“But where is the foe, sir?”
“Look ahead, Magnus.”
Magnus did as he was told; it was a strange, and to one who understood it, a dreadful sight. Apparently a thousand balloons were afloat in the blue, murky air, each one trailing its car in the sea, balloons of terrible size, flat as to their tops, which seemed to join or merge into one another, forming a black and ominous cloud. The cars that trailed on the sea were snowy white.
“Heaven help us?” said Magnus, clasping his hands for just a moment, while his cheeks assumed an ashen hue. “Heaven help us, sir; this is worse than the pirate.”
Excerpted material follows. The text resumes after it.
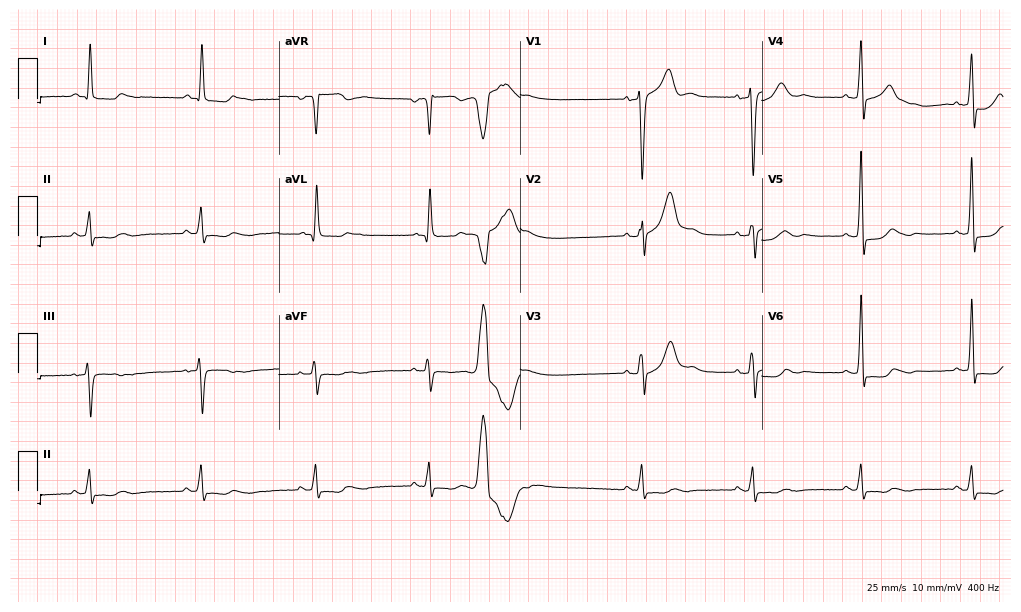
Resting 12-lead electrocardiogram. Patient: a 64-year-old man. None of these six findings is recorded: first-degree AV block, right bundle branch block, left bundle branch block, sinus bradycardia, atrial fibrillation, sinus tachycardia. Only these six findings were labelled.

“They are all coming this way,” said McBain; “fire only at those that threaten us, and fire while they are still some distance ahead.”
Meanwhile Ralph had come on deck, and joined his companions. I do not think that through all the long terrible hour that followed, either of them spoke one word; although there was no sea on, and for the most part no motion, they clutched with one hand rigging or shroud, and gazed terror-struck at the awful scene ahead and around them.
They were soon in the very centre of what appeared an interminable forest of waterspouts. Few indeed have ever seen such a sight or encountered so pressing a danger and lived to tell it.
The balloon-shaped heads of these waterspouts looked dark as midnight; their shafts, I can call them nothing else, were immense pillars rising out of gigantic feet of seething foam. So close did they pass to some of these that the yardarms seemed almost to touch them. Our heroes noticed then, and they marvelled at it afterwards, the strange monotonous roaring sound they emitted,—a sound that drowned even the noise of the troubled waters around their shafts.
(Such a phenomenon as this has rarely been witnessed in the Northern Ocean. It is somewhat strange that on the self-same year this happened, an earthquake was felt in Ireland, and shocks even near Perth, in Scotland.)